After acclimatizing on the Normal Route, on the summer solstice I scoped the 3,000m south face with intent to attempt a new route on the left side of the face, between the original French Route and the Romanian variation to the Slovenian Route. The bergschrund looked crossable, but the initial vertical ice pitch gushed with water. I walked away, and minutes later a huge avalanche swept the route and cone where I had stood. I tried to steel my nerves against the possibility that I could be swept into the debris at the base from any point on the route. I told myself that this was my route, and in eight hours I would be on it.

Back at Plaza Francia I was confident that I could climb the south face via a new route in a day, so I did not take a sleeping bag or tent, just 30m of 8.1mm rope, some climbing hardwear, a stove, food, and extra clothes. I rested for a few hours before rising at 1:30 a.m. I centered myself with a meditation session before preparing for my departure.

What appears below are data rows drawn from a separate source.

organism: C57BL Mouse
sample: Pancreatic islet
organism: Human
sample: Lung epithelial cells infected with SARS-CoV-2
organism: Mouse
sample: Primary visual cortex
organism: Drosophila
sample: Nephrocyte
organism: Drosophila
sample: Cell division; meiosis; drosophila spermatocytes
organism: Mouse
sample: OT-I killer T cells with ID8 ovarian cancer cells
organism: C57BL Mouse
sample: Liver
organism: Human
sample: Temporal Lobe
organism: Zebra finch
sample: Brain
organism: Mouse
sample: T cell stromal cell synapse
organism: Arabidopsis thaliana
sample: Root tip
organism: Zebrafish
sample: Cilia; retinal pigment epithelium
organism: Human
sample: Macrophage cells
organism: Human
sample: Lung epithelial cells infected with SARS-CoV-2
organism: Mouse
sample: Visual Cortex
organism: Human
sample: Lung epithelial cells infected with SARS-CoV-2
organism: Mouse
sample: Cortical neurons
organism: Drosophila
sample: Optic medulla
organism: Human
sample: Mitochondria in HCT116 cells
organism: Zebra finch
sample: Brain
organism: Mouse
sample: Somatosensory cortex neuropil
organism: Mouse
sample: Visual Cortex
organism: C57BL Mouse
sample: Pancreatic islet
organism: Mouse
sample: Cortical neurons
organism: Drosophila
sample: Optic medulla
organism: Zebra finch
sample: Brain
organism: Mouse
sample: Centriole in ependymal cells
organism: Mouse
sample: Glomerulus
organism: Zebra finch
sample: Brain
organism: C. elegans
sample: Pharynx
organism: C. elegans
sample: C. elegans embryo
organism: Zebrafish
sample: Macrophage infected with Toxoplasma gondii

I left camp at 4 a.m. I crossed two large crevasses before reaching the bergshrund, and headed up until I hit a dead-end. Finally, after 3½ hours I was in the couloir proper. Suddenly a massive avalanche rushed past, putting me on constant alert. I kept climbing and at mid-route reached a large ice step near an island of rock. Then I heard and felt a huge serac release and looked up to see ice shooting off the top of the rock island, followed by a billowing avalanche cloud. I ran, looking for somewhere to hide—nothing. I flopped on my face, with my arm cocked for an air pocket and prepared to be buried. Fine snow and 40–60 mph winds blasted me. When I continued, a solid pitch of WI4 led past the rock island and into a large, scoured basin, directly below the upper seracs. I crossed the basin to its left and looked back just as another serac released down the ice pitch. Timing is everything.

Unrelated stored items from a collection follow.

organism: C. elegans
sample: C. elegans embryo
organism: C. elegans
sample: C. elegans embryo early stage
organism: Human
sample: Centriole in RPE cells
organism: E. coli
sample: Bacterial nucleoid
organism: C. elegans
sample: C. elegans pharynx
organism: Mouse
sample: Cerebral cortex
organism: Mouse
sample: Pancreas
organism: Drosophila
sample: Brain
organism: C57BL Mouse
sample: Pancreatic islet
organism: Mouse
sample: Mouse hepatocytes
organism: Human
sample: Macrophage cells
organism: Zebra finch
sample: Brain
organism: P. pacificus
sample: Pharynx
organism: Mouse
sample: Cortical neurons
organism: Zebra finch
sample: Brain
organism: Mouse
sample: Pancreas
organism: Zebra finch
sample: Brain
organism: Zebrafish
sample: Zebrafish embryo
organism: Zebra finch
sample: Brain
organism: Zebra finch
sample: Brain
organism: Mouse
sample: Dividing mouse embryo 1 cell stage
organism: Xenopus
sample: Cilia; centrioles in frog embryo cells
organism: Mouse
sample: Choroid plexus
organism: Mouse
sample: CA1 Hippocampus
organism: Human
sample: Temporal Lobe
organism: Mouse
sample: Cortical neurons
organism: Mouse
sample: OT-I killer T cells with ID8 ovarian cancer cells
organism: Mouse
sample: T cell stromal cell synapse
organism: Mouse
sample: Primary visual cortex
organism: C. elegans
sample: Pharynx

An hour later, at nearly 20,000', I climbed a 25' section of gently overhanging ice to surmount a bulge, and, above, I moved away from the seracs and onto the upper glacier. I had completed the first 2,000m in 12½ hours [to approximately where he joined the Messner Route—Ed.], but soon I encountered horrible unconsolidated sugar snow that dissolved underfoot. My progress slowed to less than 200' per hour. I had nearly 3,000' to go. At 11 p.m., after 19 hours of climbing, I knew I would not reach the summit in a day, and thought of how to counter hypothermia and frostbite. I descended to a block of ice on the hanging glacier and sought protection from the wind, as the temperature dipped below 10°F. I shivered away the night until the sun’s greeting licked away the cold.

Tenuous sections of vertical ice led to the open face of the upper Argentine Route. I was within 1,200 vertical feet of the summit ridge, but half a day away in the deep sugar snow. At 2 p.m. I was above 21,500', but stuck in poor snow, daggering with both axes for upward purchase. I had been out of water since mid-morning and had used my last fuel canister. I desperately needed to reach the summit ridge by nightfall, and all of my life force clawed slowly upward. Then the sun went behind the ridge and the temperature dropped. I strained to keep up with the sun, because I knew that darkness was close behind. There were six corpses on the south face, and I did not want to join them. Eventually I traversed left for 1,500', directly below the ridge, working steadily. At 8 p.m., with a frostbitten thumb, I radioed my position to Gonzalo with the Guardaparques office. He encouraged me to push on and told me that rangers would be waiting at Camp Nido de Condores when I descended. I reached the ridge between the south and north summits at 10 p.m, welcomed by 50 mph wind. I walked like a drunken sailor. Around midnight I reached the Canaleta and descended familiar terrain. I had spent 42 hours on the south face, 35 of those climbing. I named the route Medicine Buddha (6,500' new, VIWI4 M4), after my favorite meditation sadhana. The sadhana is about the healing qualities of the Ocean King. Speaking the mantra is supposed to protect someone from an untimely death.

At 1:30 a.m. I made it to the ranger station at Nido. Oscar, Gonzalo, and Juan greeted me and offered hot drinks and a place to sleep. I related the story until 4 a.m. Then I crawled into my sleeping bag and slept soundly.